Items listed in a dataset
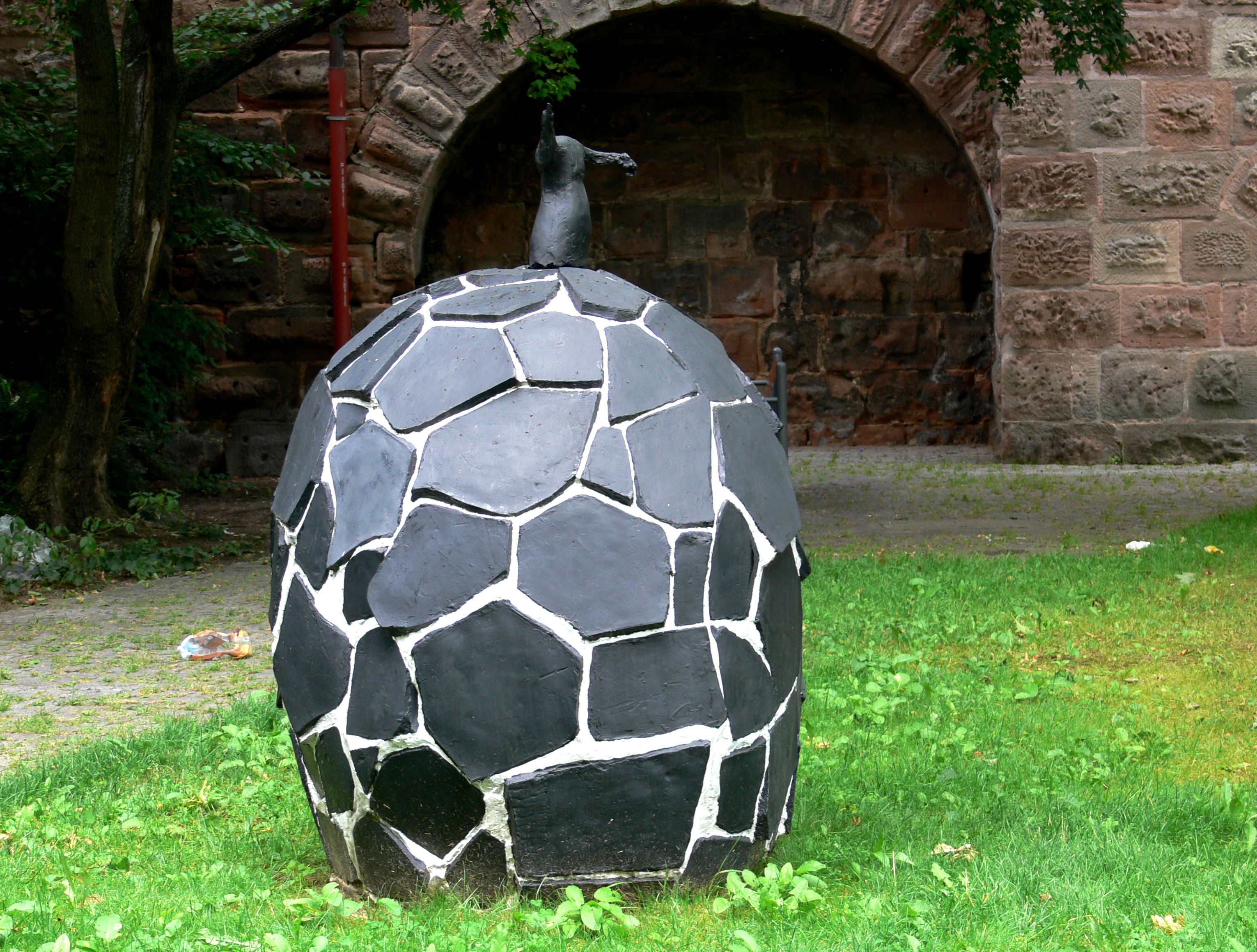 Skulpturengarten Nürnberg (Zwinger der Frauentormauer) Horst Münch: Der Däne (von Nürnberg), 1995–2004
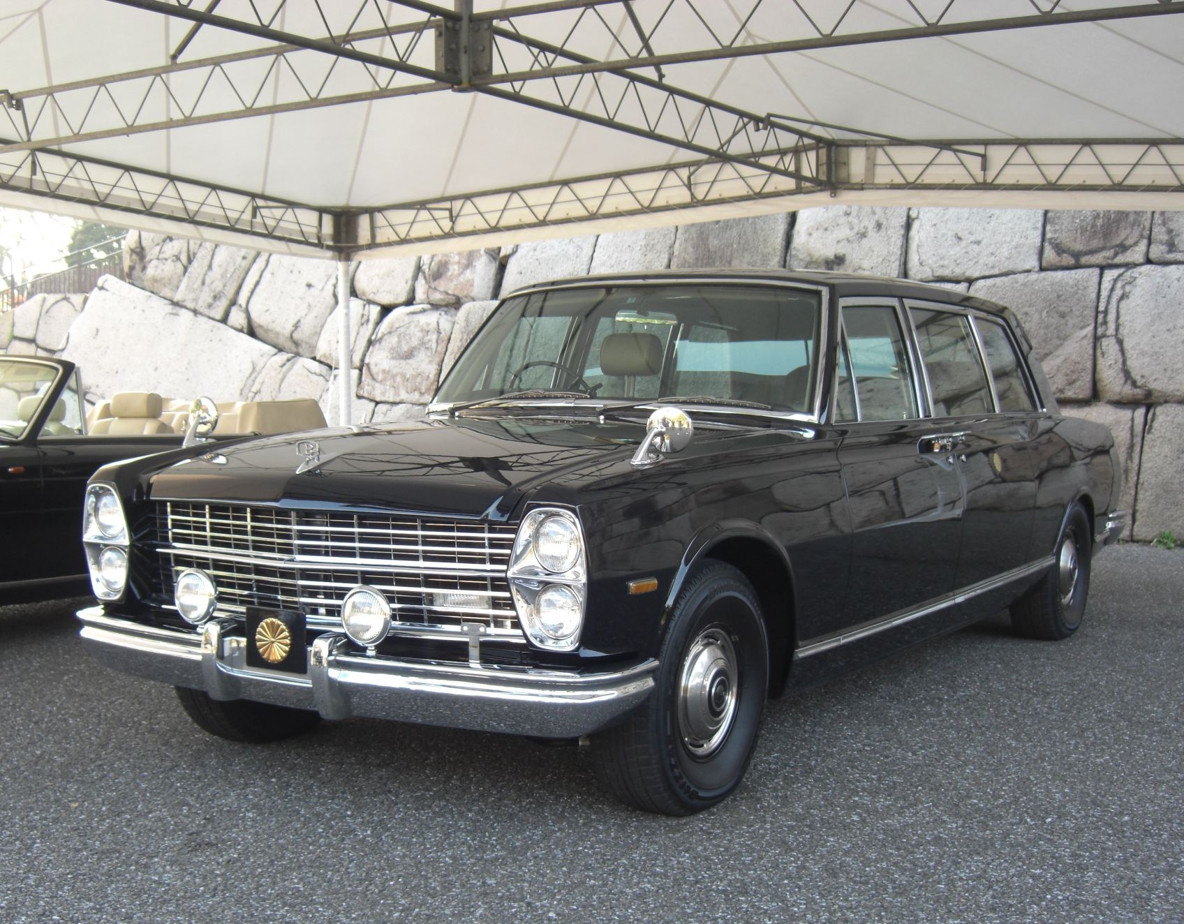 天皇陛下御即位20年記念特別展にて。
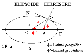 Elipsoide terrestre. Diferencia entre latitud geográfica y latitud geocéntrica.
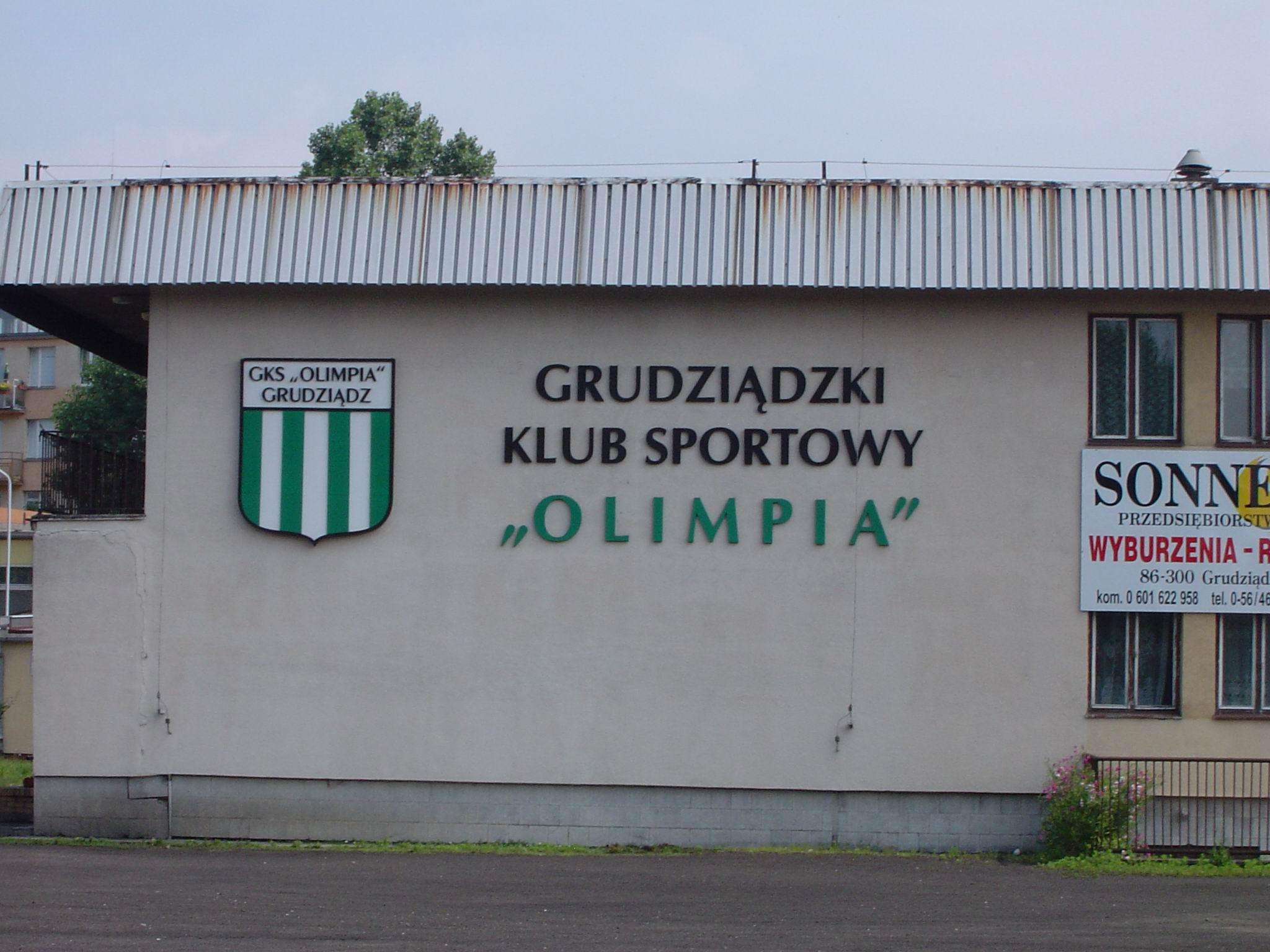 Siedziba GKS "Olimpia" Grudziądz
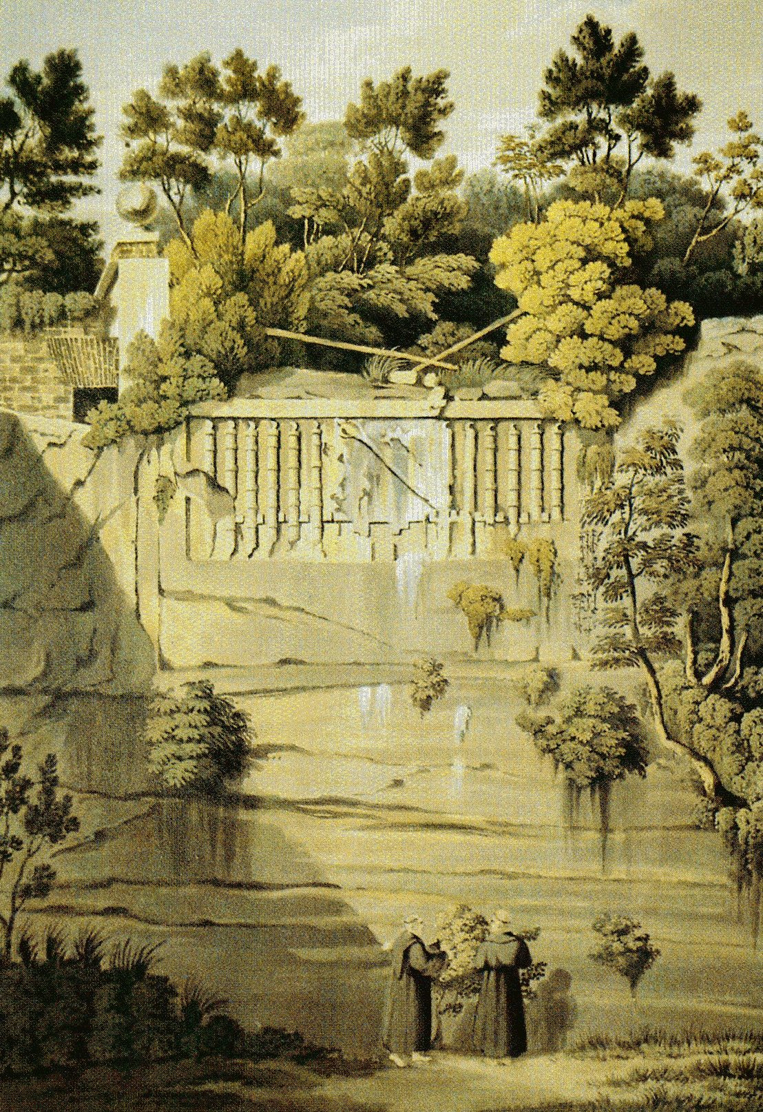 Il sepolcro di Palazzolo a Rocca di Papa (RM)

# Exercise prompt:
Write out word for word every line from the line with "Elipsoide terrestre. Diferencia" through the final line of the records, both included, skipping the pictures.

# Task output:
 Elipsoide terrestre. Diferencia entre latitud geográfica y latitud geocéntrica.
 Siedziba GKS "Olimpia" Grudziądz
 Il sepolcro di Palazzolo a Rocca di Papa (RM)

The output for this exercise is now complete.